• [TASK BRIEF]: Only the pictures are to be left out; the listing itself is repeated exactly.

• [AVAILABLE DATA]:
|---|

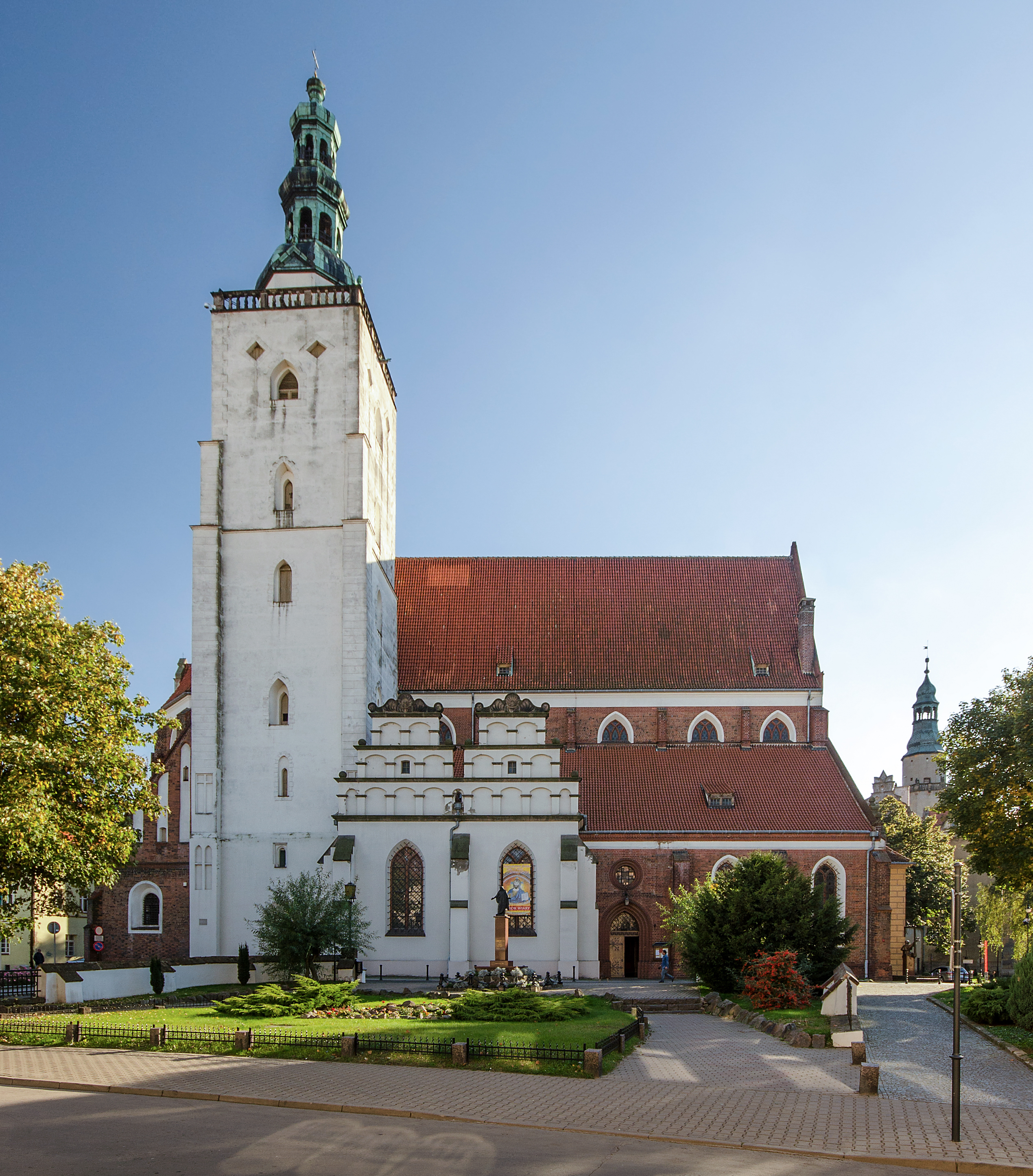 Oleśnica, kościół par. p.w. św. Jana Apostoła, kon. XIII, XIV, XVI, pocz. XX
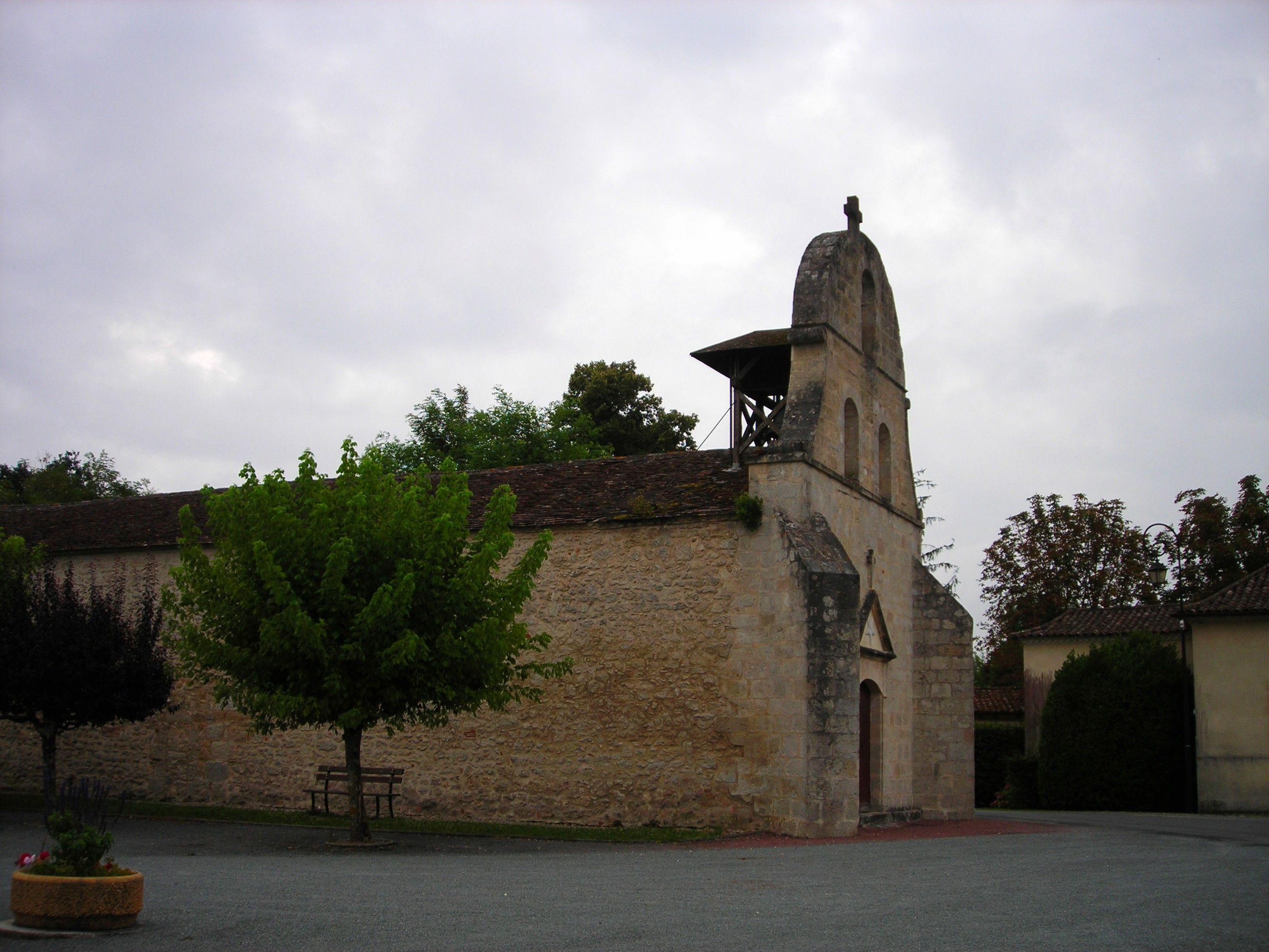 Église de Monfaucon, Dordogne.
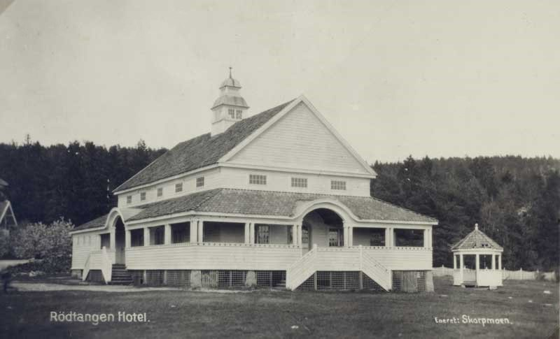 Rødtangen hotell sin restaurant på Rødtangen, Hurum (1915)
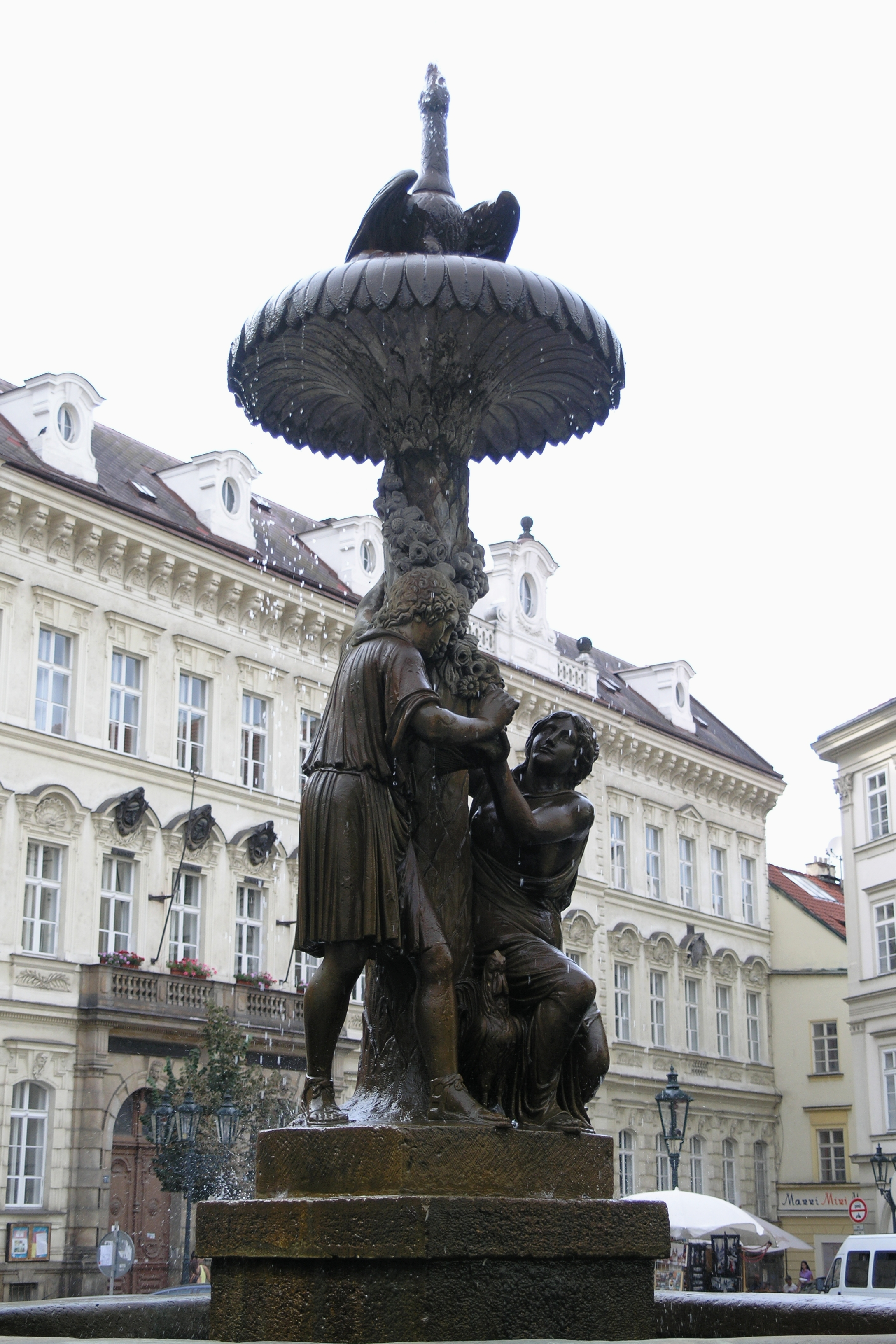 Praha, Staré Město - Wimmerova kašna
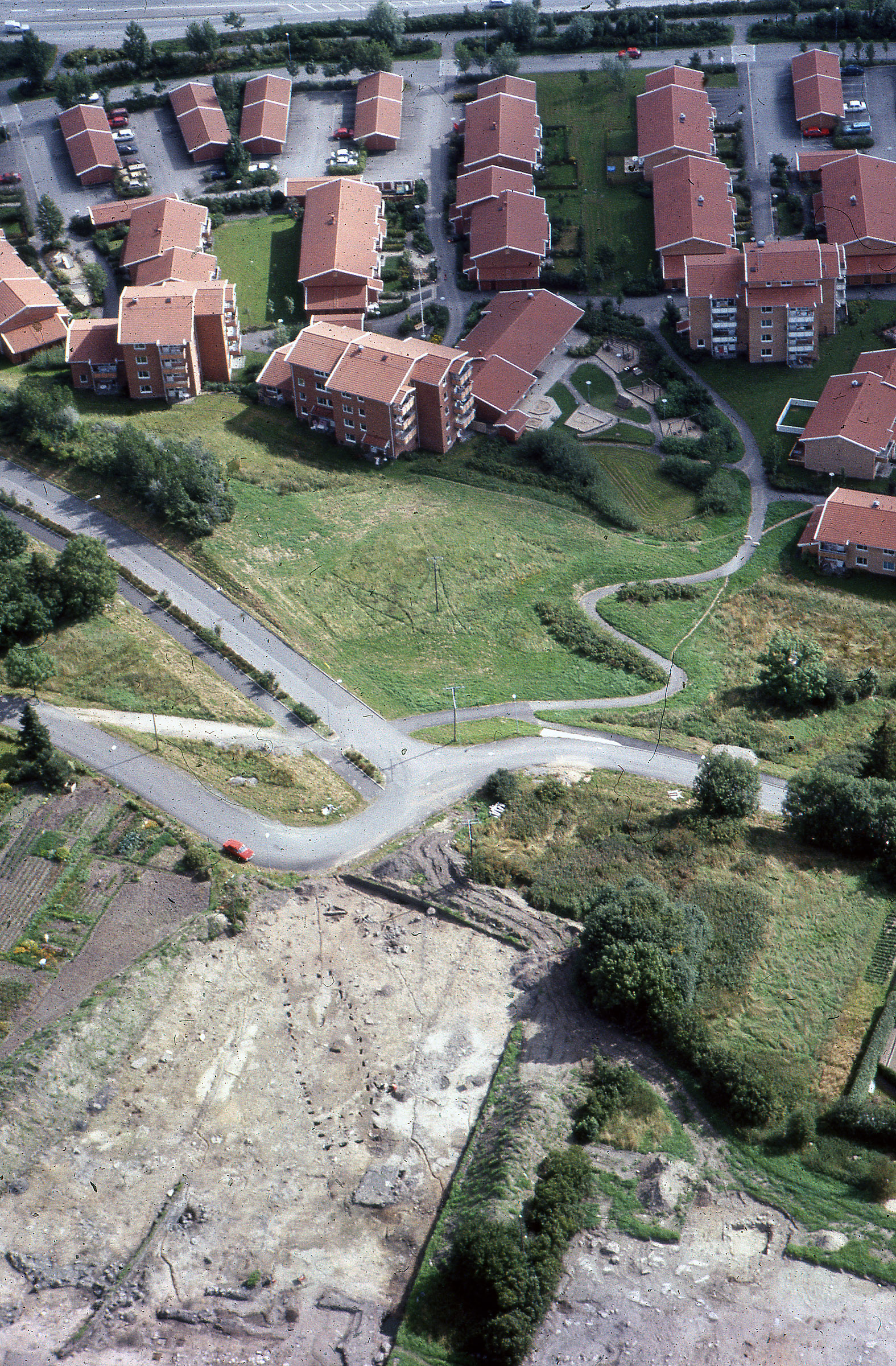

|---|

• [TASK RESULT]:
 Oleśnica, kościół par. p.w. św. Jana Apostoła, kon. XIII, XIV, XVI, pocz. XX
 Église de Monfaucon, Dordogne.
 Rødtangen hotell sin restaurant på Rødtangen, Hurum (1915)
 Praha, Staré Město - Wimmerova kašna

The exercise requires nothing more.